Op 8 januari 2025 heeft de Rechtbank Den Haag uitspraak gedaan in een zaak betreffende een beroep tegen een maatregel van bewaring opgelegd door de minister van Asiel en Migratie. De eiser, een Marokkaanse nationaliteit hebbende persoon, had op 26 december 2024 een besluit ontvangen waarin hem de maatregel van bewaring werd opgelegd op grond van artikel 59, eerste lid, aanhef en onder a, van de Vreemdelingenwet 2000. Eiser heeft beroep ingesteld tegen dit besluit, dat tevens als verzoek om schadevergoeding werd aangemerkt. Eiser heeft ingestemd met een schriftelijke afdoening van het beroep en heeft op 2 januari 2025 beroepsgronden ingediend.

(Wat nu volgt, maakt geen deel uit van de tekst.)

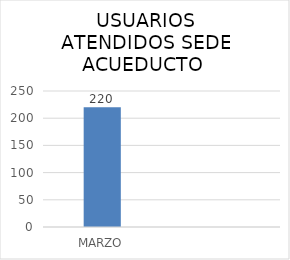
| Category | Series 0 |
|---|---|
| MARZO | 220 |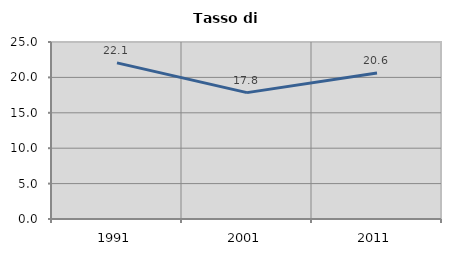
| Category | Tasso di disoccupazione   |
|---|---|
| 1991.0 | 22.051 |
| 2001.0 | 17.85 |
| 2011.0 | 20.607 |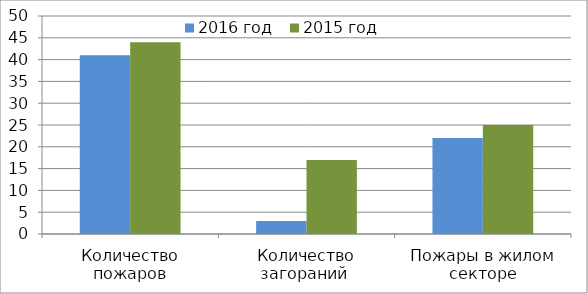
| Category | 2016 год | 2015 год |
|---|---|---|
| Количество пожаров | 41 | 44 |
| Количество загораний  | 3 | 17 |
| Пожары в жилом секторе | 22 | 25 |

De minister heeft hierop gereageerd op 6 januari 2025, waarna de rechtbank het onderzoek op 7 januari 2025 heeft gesloten.
De rechtbank heeft vastgesteld dat de gronden voor de maatregel van bewaring, zowel de zware als de lichte gronden, feitelijk juist zijn en voldoende zijn gemotiveerd. De rechtbank oordeelt dat de maatregel van bewaring noodzakelijk is in het belang van de openbare orde, omdat er een risico bestaat dat eiser zich aan het toezicht zal onttrekken. De rechtbank heeft geen persoonlijke belangen van eiser kunnen vaststellen die de bewaring onevenredig bezwarend maken. Ook is niet gebleken dat de maatregel onrechtmatig is geweest tot het moment van het sluiten van het onderzoek.
De rechtbank heeft het beroep ongegrond verklaard en het verzoek om schadevergoeding afgewezen. Tevens is bepaald dat de minister geen proceskosten hoeft te vergoeden. De uitspraak is openbaar gemaakt en er is een rechtsmiddel tegen deze uitspraak mogelijk binnen één week na bekendmaking.